Необычный стиль управления Потемкина забавлял Бентама: он так и не знал, что именно будет ему поручено в Херсоне или где бы то ни было. В разговоре с Сэмюэлом светлейший упомянул также «какое-то поместье на границе с Польшей [...] Сегодня он говорит о новом порте и о верфи ниже порогов, завтра о том, что поручит мне строить в Крыму ветряные мельницы, через месяц мне могут поручить полк гусар и отправить воевать с китайцами, а потом — командовать стопушечным кораблем».[558] Под конец карьеры Бентама в России за его плечами окажется почти все вышеперечисленное.


10 марта 1784 года князь внезапно уехал из Петербурга на юг, оставив Бентама в распоряжении Попова, начальника своей канцелярии. В среду, 13 марта, в полночь Бентам выехал в обозе из семи кибиток. Из дневника, который Сэмюэл вел в эти дни, мы знаем, что 16 марта он прибыл в Москву, чтобы встретиться с Потемкиным.
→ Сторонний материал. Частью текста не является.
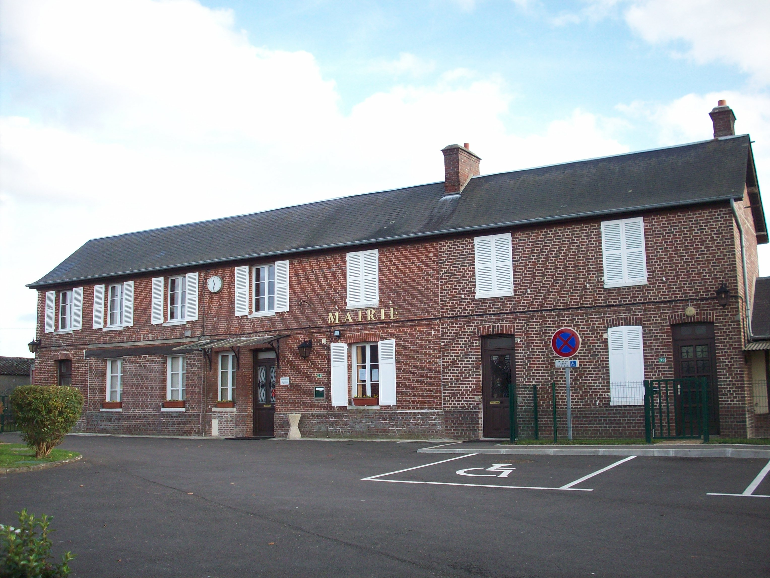 Mairie de Rosay-sur-Lieure, située sur le plateau.
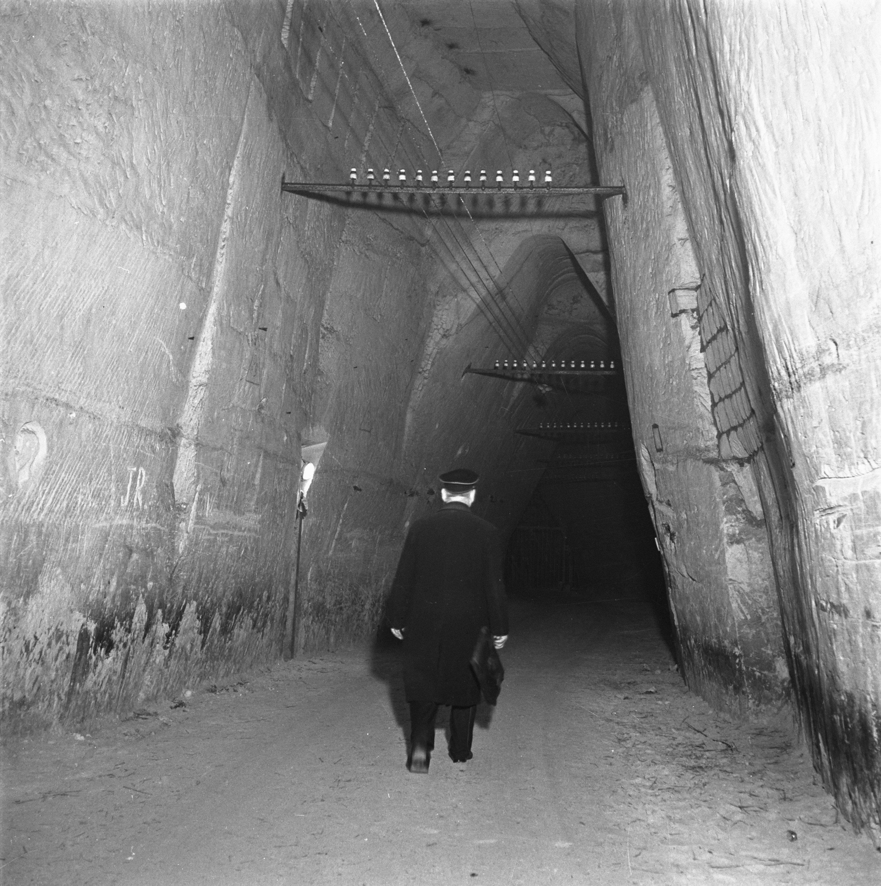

Когда утром следующего дня он явился к князю, тот позвал Попова, велел ему записать молодого человека в армию, в кавалерию или в инфантерию, как тот пожелает (Бентам выбрал пехоту) и выдать ему мундир подполковника.

Три с лишним месяца путешествовать вместе с князем по империи — такой привилегией могли похвастаться лишь немногие иностранцы; Потемкин терпел только тех, кто мог составить ему лучшее общество. «Путешествие, которое я совершал этой весной с князем, было во всех отношениях приятно для меня, не привыкшего много думать об усталости [...] Я давно не проводил время так весело». Из Москвы они направились на юг через Бородино, Вязьму и Смоленск, проехали

через потемкинские имения в Орше в верховьях Днепра, а оттуда направились в южную штаб-квартиру светлейшего, в Кременчуг. Бентам наверняка был при князе в то время, когда тот открывал свое наместничество в Екатеринославе. В Крым они добрались в начале июня должно быть, они вместе посетили Севастополь.

Наконец князь решил, что подполковник Бентам не должен оставаться в Херсоне, и в июле англичанин прибыл к новому месту службы — в имение Потемкина Кричев.[559]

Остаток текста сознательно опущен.